### [WORK REQUEST]
Without any pictures, print exactly the lines that run from the start of the data through the line containing "Hélder da Costa".
------ PROVIDED MATERIAL ------
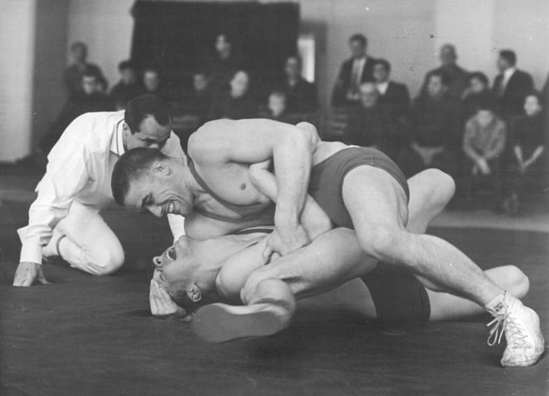 Rudolf Vesper, Gerd Dietze Zentralbild Kluge 28.4.1968 Leipzig: Deutsche Meisterschaften der DDR im Ringen (klassischer Stil) vom 26.-28.4.1968 in der Sporthalle Leplaystraße. Im Weltergewicht gewann der Titelverteidiger und Vize-Weltmeister Rudolf Vesper (Rostock, oben) in der II. Turnierrunde gegen Gerd Dietze (Rostock) durch Schultersieg nach 3:12 min.
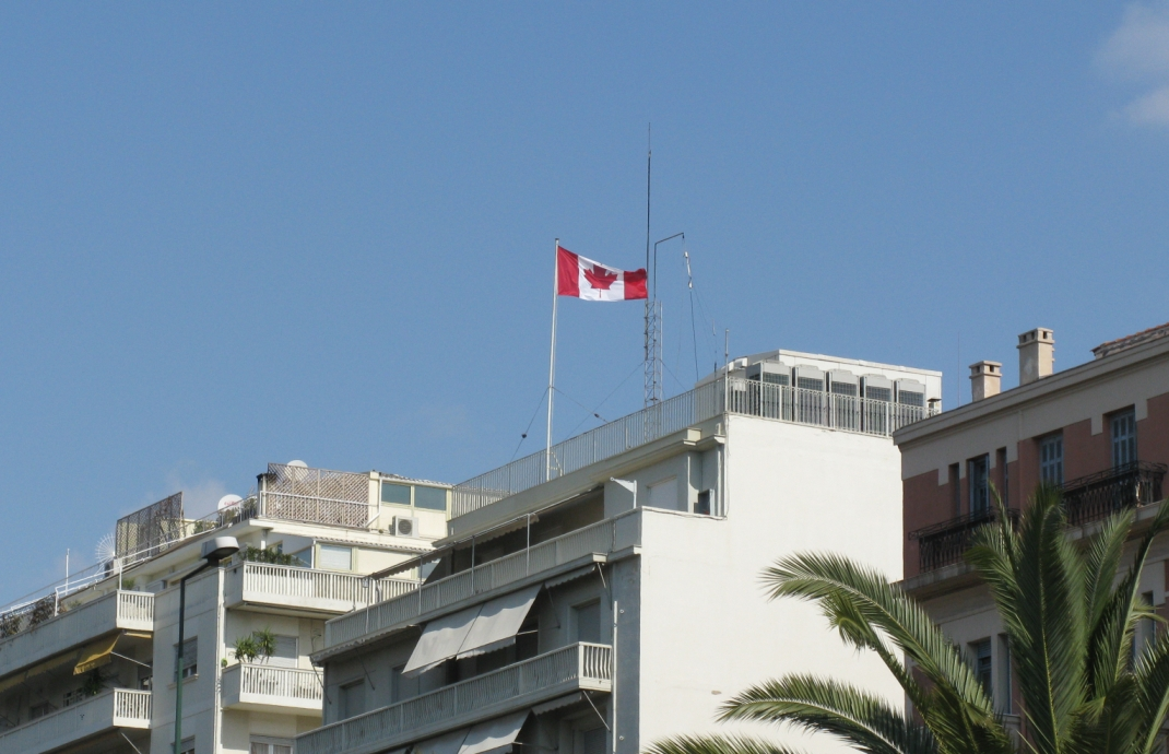 Πρεσβεία Καναδά στην Αθήνα
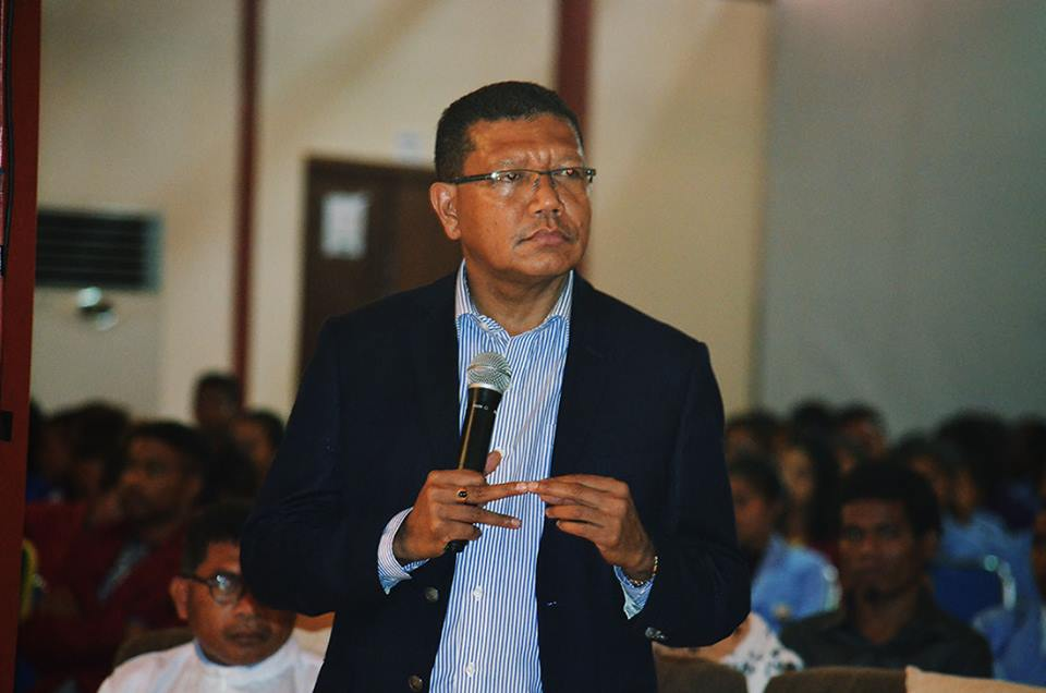 Hélder da Costa aus Osttimor, Generalsekretär der g7+-Staaten
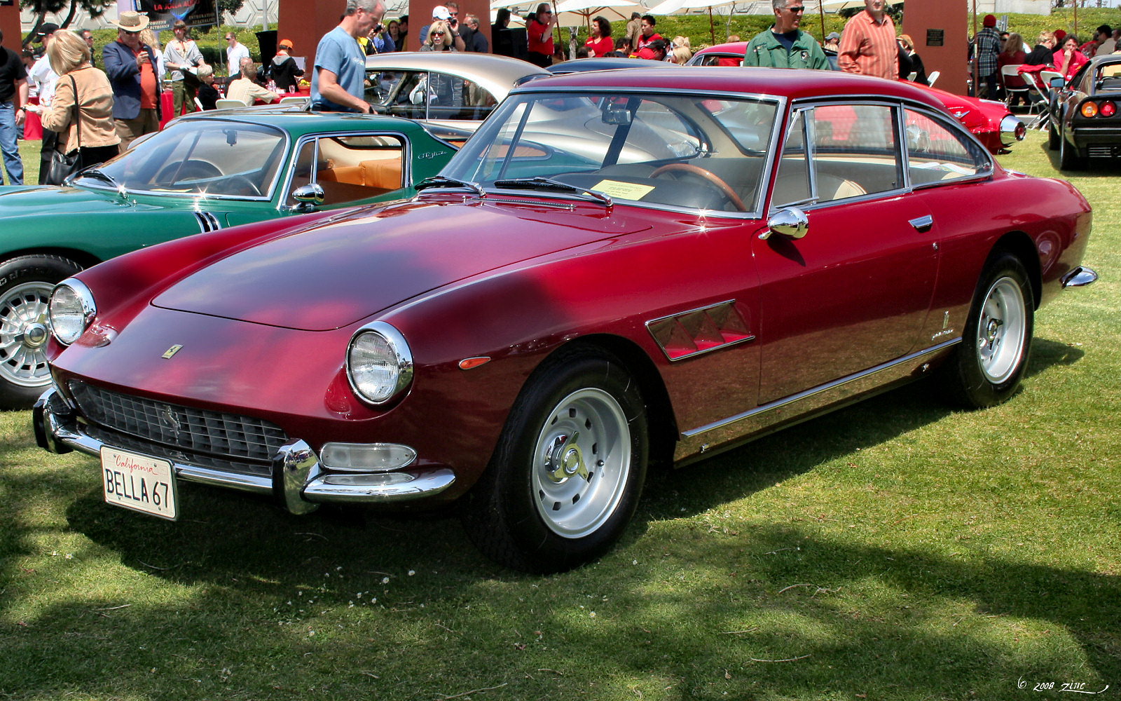 Spanish Landing Park Bella Italian 2008 1967 Ferrari 330 GT 2+2
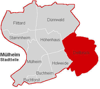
------
### [TASK OUTPUT]
 Rudolf Vesper, Gerd Dietze Zentralbild Kluge 28.4.1968 Leipzig: Deutsche Meisterschaften der DDR im Ringen (klassischer Stil) vom 26.-28.4.1968 in der Sporthalle Leplaystraße. Im Weltergewicht gewann der Titelverteidiger und Vize-Weltmeister Rudolf Vesper (Rostock, oben) in der II. Turnierrunde gegen Gerd Dietze (Rostock) durch Schultersieg nach 3:12 min.
 Πρεσβεία Καναδά στην Αθήνα
 Hélder da Costa aus Osttimor, Generalsekretär der g7+-Staaten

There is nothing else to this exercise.